The listing that follows must be retyped exactly, without its pictures.

Available data —
##########
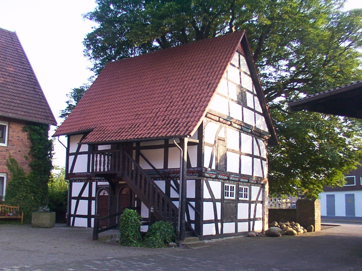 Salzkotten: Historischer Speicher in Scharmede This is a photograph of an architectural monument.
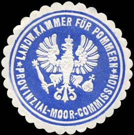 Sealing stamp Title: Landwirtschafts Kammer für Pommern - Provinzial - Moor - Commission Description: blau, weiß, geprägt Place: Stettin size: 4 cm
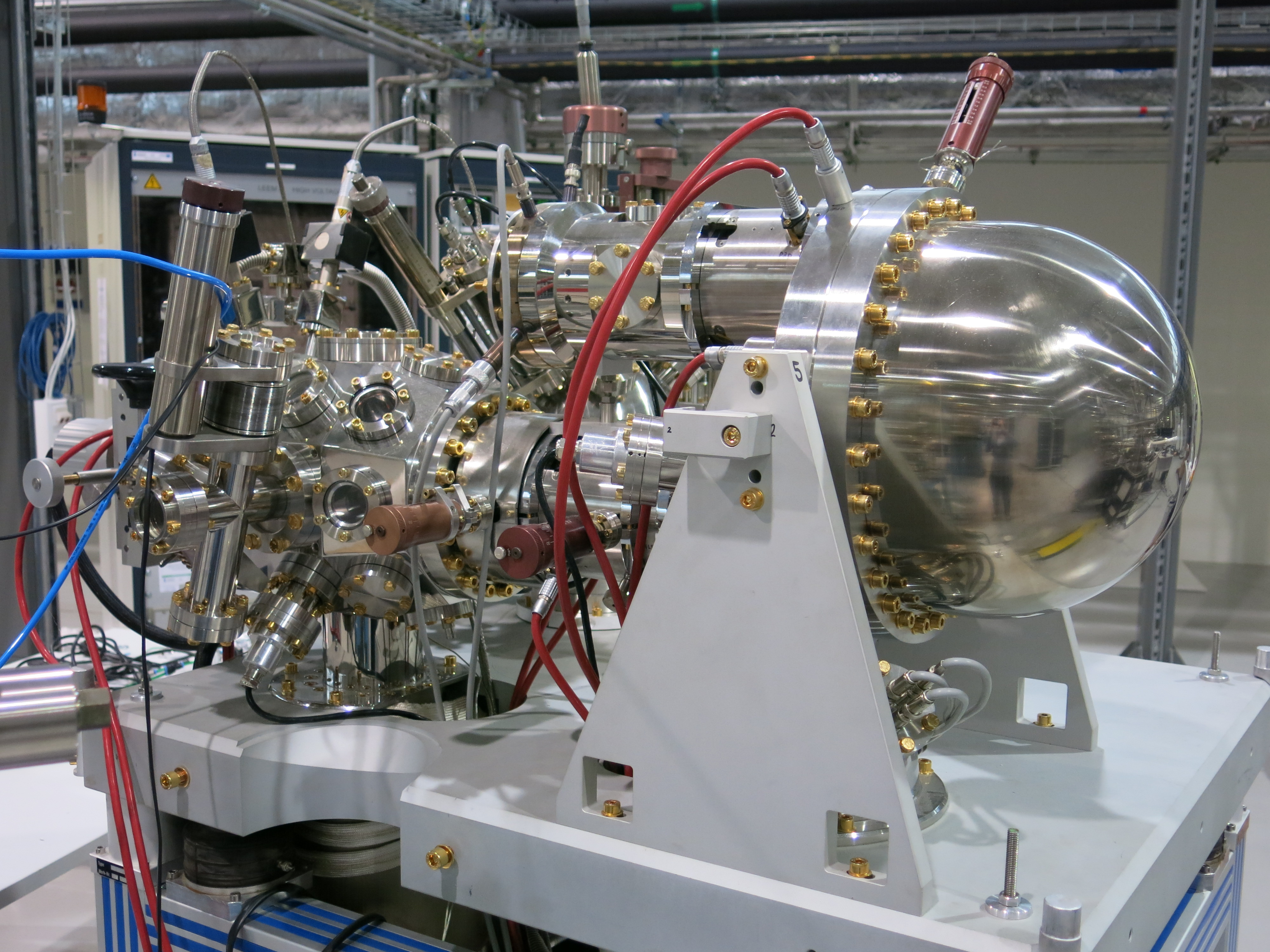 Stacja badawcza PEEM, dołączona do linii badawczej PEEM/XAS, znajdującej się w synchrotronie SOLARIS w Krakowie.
##########
Reply —
 Salzkotten: Historischer Speicher in Scharmede This is a photograph of an architectural monument.
 Sealing stamp Title: Landwirtschafts Kammer für Pommern - Provinzial - Moor - Commission Description: blau, weiß, geprägt Place: Stettin size: 4 cm
 Stacja badawcza PEEM, dołączona do linii badawczej PEEM/XAS, znajdującej się w synchrotronie SOLARIS w Krakowie.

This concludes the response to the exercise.